Other things that do not work

diff --git a/data/iphone.py b/data/iphone.py
index 05cf1d5..e34bcc8 100644
--- a/data/iphone.py
+++ b/data/iphone.py
@@ -17,7 +17,7 @@ from util import log,debug
 class Dataset(base.Dataset):
 
     def __init__(self,opt,split="train",subset=None):
-        self.raw_H,self.raw_W = 1080,1920
+        self.raw_H,self.raw_W = 3024,4032
         super().__init__(opt,split)
         self.root = opt.data.root or "data/iphone"
         self.path = "{}/{}".format(self.root,opt.data.scene)
@@ -62,7 +62,7 @@ class Dataset(base.Dataset):
         return image
 
     def get_camera(self,opt,idx):
-        self.focal = self.raw_W*4.2/(12.8/2.55)
+        self.focal = self.raw_W*1.6*35.0
         intr = torch.tensor([[self.focal,0,self.raw_W/2],
                              [0,self.focal,self.raw_H/2],
                              [0,0,1]]).float()
diff --git a/model/nerf.py b/model/nerf.py
index b0dcb2c..9a02e77 100644
--- a/model/nerf.py
+++ b/model/nerf.py
@@ -391,9 +391,11 @@ class NeRF(torch.nn.Module):
 
     def composite(self,opt,ray,rgb_samples,density_samples,depth_samples):
         ray_length = ray.norm(dim=-1,keepdim=True) # [B,HW,1]
+        ray_length = numpy.clip(ray_length, 0, 1e3)
+        
         # volume rendering: compute probability (using quadrature)

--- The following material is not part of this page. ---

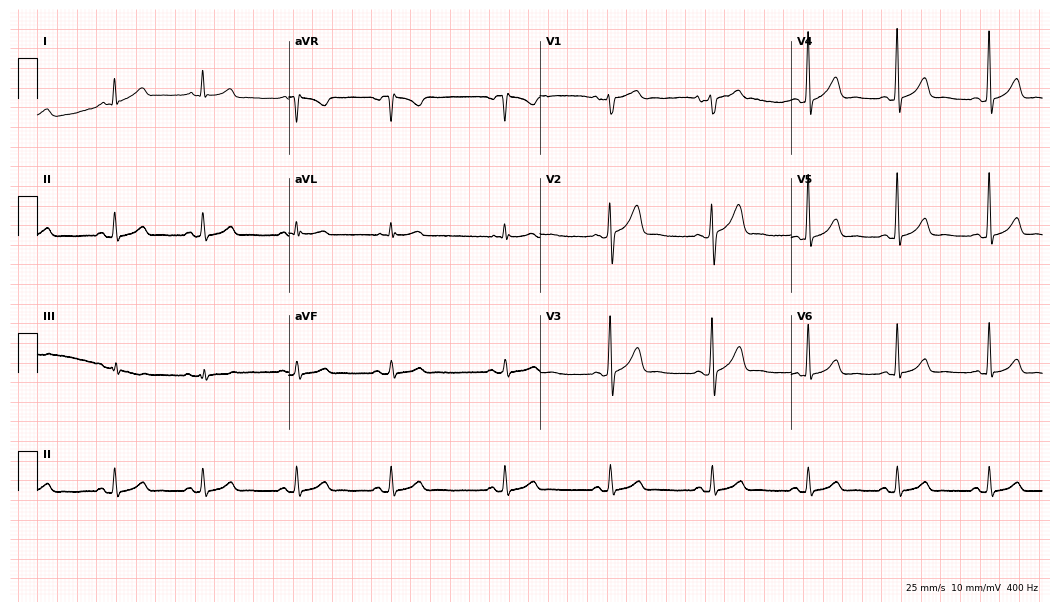
Electrocardiogram, a male patient, 69 years old. Overall reading on record: normal ECG.
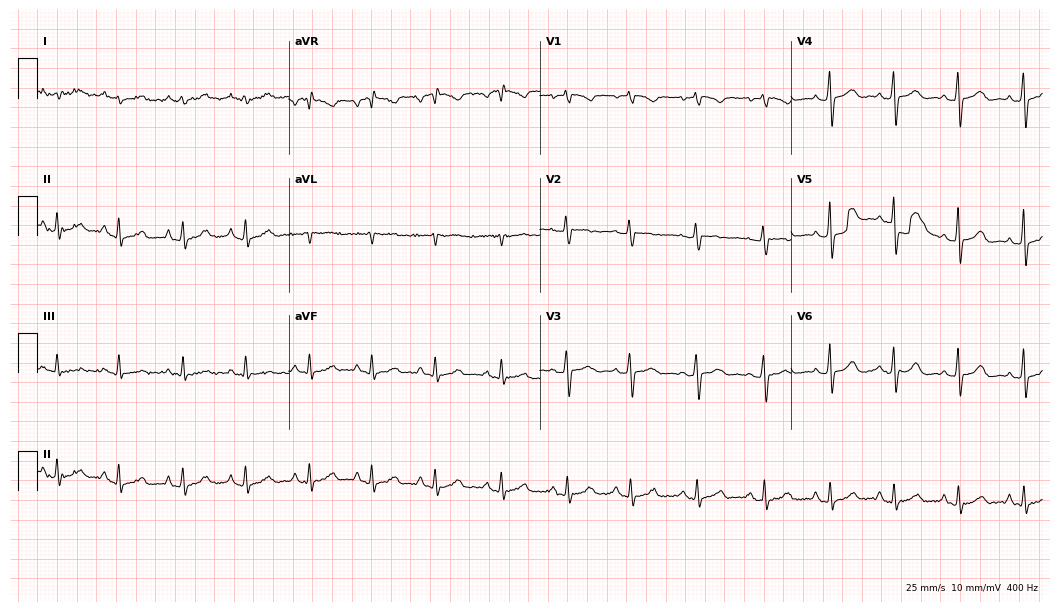
12-lead ECG from a female, 34 years old. Screened for six findings — first-degree AV block, right bundle branch block, left bundle branch block, sinus bradycardia, atrial fibrillation, sinus tachycardia — none is recorded. Only these six findings were labelled.

         depth_intv_samples = depth_samples[...,1:,0]-depth_samples[...,:-1,0] # [B,HW,N-1]
-        depth_intv_samples = torch.cat([depth_intv_samples,torch.empty_like(depth_intv_samples[...,:1]).fill_(1e10)],dim=2) # [B,HW,N]
+        depth_intv_samples = torch.cat([depth_intv_samples,torch.empty_like(depth_intv_samples[...,:1]).fill_(1e3)],dim=2) # [B,HW,N]
         dist_samples = depth_intv_samples*ray_length # [B,HW,N]
         sigma_delta = density_samples*dist_samples # [B,HW,N]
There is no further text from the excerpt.